On foreign policy, Trump officially yanked the cord on the Trans-Pacific Partnership, a sprawling trade deal with East Asian nations that technically was already dead. He also prepped for the upcoming visit of British Prime Minister Theresa May, whose friendship he’s eager to solicit, reportedly even referring to the unflappable May as “my Maggie.” That’s probably more self-flattery (“I’m the second coming of Reagan, okay?”) than it is a real bilateral aspiration, and no doubt May chafed at the reference. But with Britain’s European Union tormentors baying for blood outside Downing Street, May needs Anglophone allies like the United States in her corner. Don’t expect any Hugh Grant-esque “bugger off” statements to the American president anytime soon.
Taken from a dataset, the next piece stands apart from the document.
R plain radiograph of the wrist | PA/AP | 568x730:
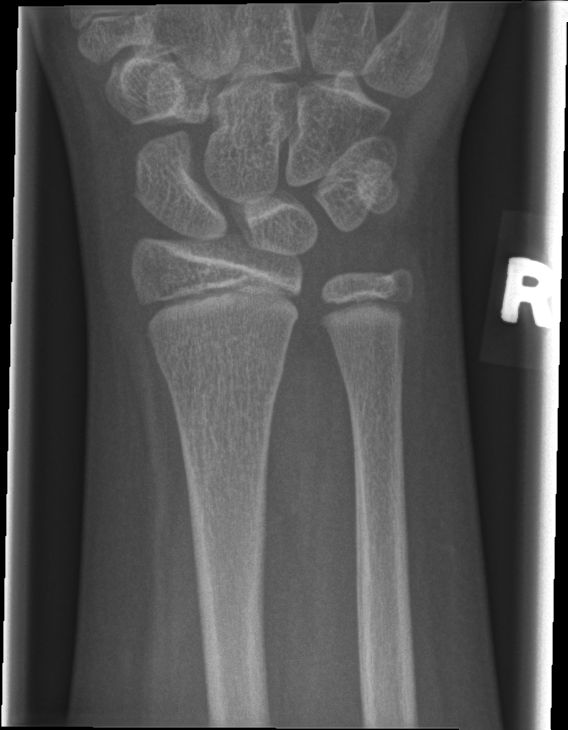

RELATED: A weekend of Americans talking past each other

Much of the punditry’s reaction to Donald Trump has focused on the risk of distraction. “Don’t let his boorishness distract you from his scandals!” or “Don’t let his Twitter outbursts distract you from his assaults on democracy!” Here’s another possibility: what if the splashy idiocy of Trump and his surrogates ends up distracting from a serious and substantive blitz on policy? If Trump can help unshackle businesses while implementing an Obamacare alternative that works and enhancing the special friendship, the public might just ignore the industrial pipeline of lunacy pumping out of the Oval Office. Voters tend to focus more on how presidencies tangibly affect their lives while the media loves controversies, especially the ones that Trump drops like loose change across the 24-hour news cycle. This will further split the people from their press—which, of course is exactly what Trump wants.

Or maybe Trump’s loutish narcissism will end up impeding his ability to get anything done. But don’t become so fixated on the CNN chyrons that you miss what voters are actually thinking. We already made that mistake during the election; we shouldn’t make it again.

What do you think?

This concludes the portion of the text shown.